PROBLEM STATEMENT = Go through the data below. Pull out every line that has the word "Incidenza".

MATERIAL PROVIDED =
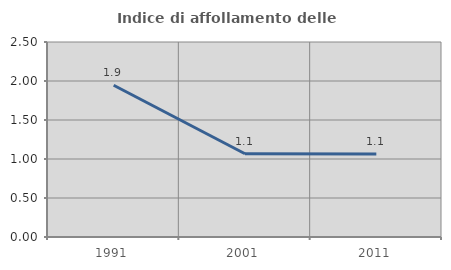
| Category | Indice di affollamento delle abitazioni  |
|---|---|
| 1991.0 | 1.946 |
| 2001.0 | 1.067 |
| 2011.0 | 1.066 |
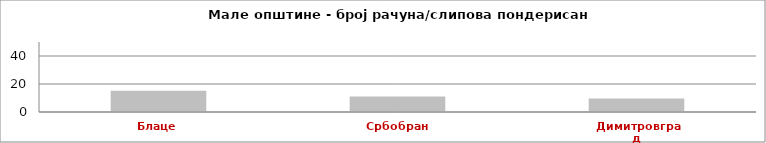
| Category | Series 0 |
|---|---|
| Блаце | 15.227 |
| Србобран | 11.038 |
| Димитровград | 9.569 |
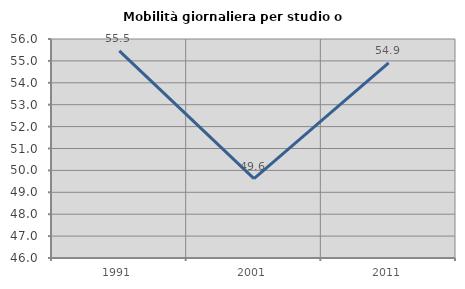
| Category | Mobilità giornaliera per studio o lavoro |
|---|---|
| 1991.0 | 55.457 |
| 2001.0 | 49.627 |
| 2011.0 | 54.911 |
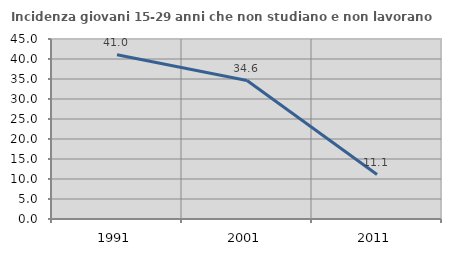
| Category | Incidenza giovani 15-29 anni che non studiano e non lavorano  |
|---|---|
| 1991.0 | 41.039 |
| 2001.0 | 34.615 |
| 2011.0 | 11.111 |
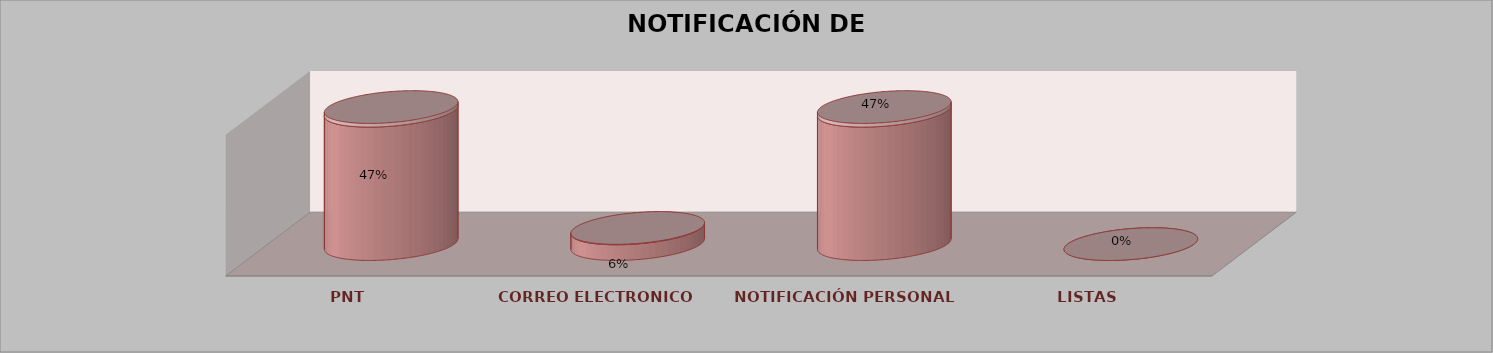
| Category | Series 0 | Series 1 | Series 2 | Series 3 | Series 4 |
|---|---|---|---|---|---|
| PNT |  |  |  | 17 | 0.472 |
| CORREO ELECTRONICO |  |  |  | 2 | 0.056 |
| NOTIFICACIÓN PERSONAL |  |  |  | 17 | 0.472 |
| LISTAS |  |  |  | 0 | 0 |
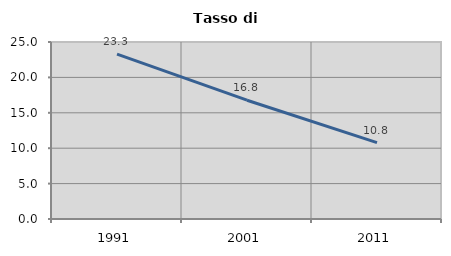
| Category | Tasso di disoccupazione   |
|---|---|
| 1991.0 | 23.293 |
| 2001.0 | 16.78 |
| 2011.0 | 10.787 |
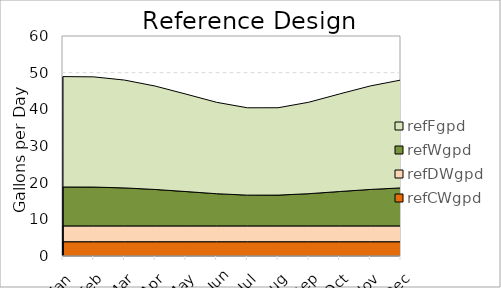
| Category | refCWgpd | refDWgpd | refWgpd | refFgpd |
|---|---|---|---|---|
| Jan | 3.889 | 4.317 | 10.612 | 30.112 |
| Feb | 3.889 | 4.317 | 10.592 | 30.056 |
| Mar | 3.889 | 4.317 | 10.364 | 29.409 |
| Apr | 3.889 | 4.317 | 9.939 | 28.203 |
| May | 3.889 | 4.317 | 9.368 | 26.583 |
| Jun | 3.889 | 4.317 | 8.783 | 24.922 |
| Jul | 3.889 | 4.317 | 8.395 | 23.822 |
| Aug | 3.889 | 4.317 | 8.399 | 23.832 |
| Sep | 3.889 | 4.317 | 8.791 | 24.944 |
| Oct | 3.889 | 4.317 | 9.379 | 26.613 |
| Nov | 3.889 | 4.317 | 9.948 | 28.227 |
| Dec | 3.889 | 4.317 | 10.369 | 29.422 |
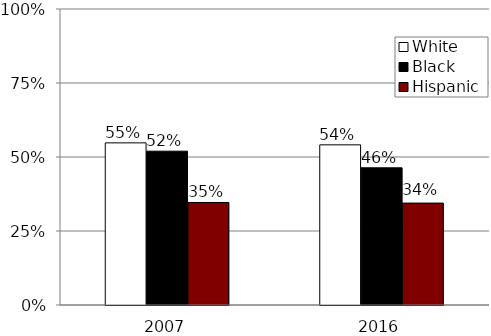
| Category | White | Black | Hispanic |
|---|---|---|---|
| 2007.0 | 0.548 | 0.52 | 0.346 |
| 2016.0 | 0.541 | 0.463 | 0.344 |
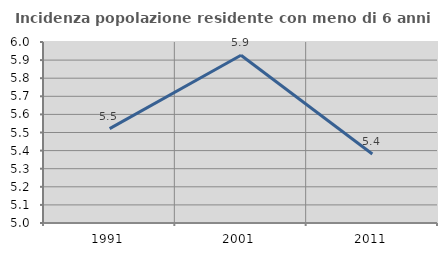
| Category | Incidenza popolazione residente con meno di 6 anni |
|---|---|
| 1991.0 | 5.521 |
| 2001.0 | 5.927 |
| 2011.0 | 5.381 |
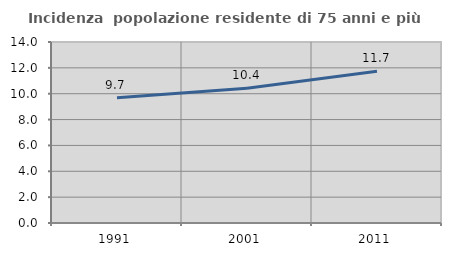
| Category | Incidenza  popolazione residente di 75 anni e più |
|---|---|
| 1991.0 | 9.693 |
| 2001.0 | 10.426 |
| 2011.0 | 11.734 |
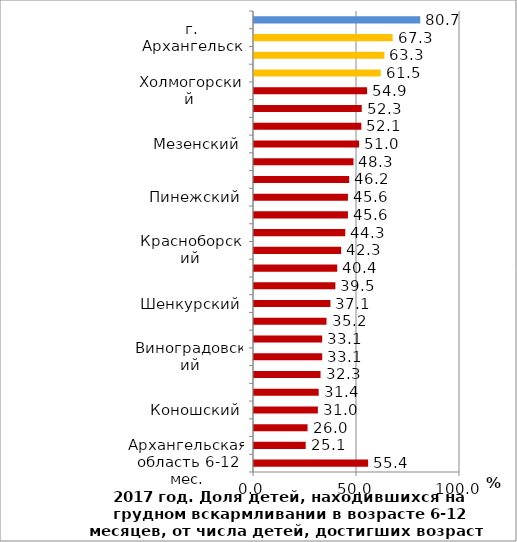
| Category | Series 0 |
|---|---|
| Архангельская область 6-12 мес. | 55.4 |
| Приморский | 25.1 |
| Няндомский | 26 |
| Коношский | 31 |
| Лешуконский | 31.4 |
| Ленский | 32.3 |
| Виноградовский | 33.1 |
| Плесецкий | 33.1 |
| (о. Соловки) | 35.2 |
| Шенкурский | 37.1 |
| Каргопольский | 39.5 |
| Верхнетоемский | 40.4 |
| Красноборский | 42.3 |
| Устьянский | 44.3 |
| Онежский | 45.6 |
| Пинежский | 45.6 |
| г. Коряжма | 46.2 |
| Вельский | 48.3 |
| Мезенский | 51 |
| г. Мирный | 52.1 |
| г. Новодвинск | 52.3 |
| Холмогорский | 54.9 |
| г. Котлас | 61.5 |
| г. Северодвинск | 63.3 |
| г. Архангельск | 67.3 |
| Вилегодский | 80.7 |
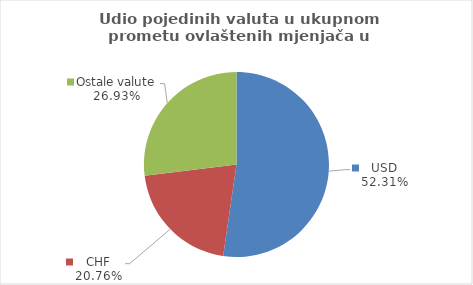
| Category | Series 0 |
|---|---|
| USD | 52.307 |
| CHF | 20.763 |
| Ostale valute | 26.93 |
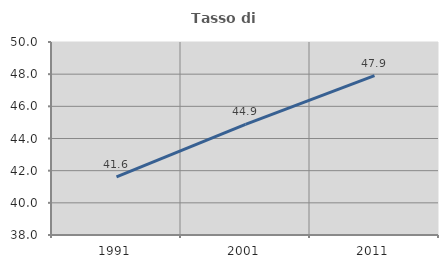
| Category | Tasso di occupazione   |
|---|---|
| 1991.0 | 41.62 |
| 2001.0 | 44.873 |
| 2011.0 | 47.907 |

TASK ANSWER =
| Category | Incidenza giovani 15-29 anni che non studiano e non lavorano  |
| Category | Incidenza popolazione residente con meno di 6 anni |
| Category | Incidenza  popolazione residente di 75 anni e più |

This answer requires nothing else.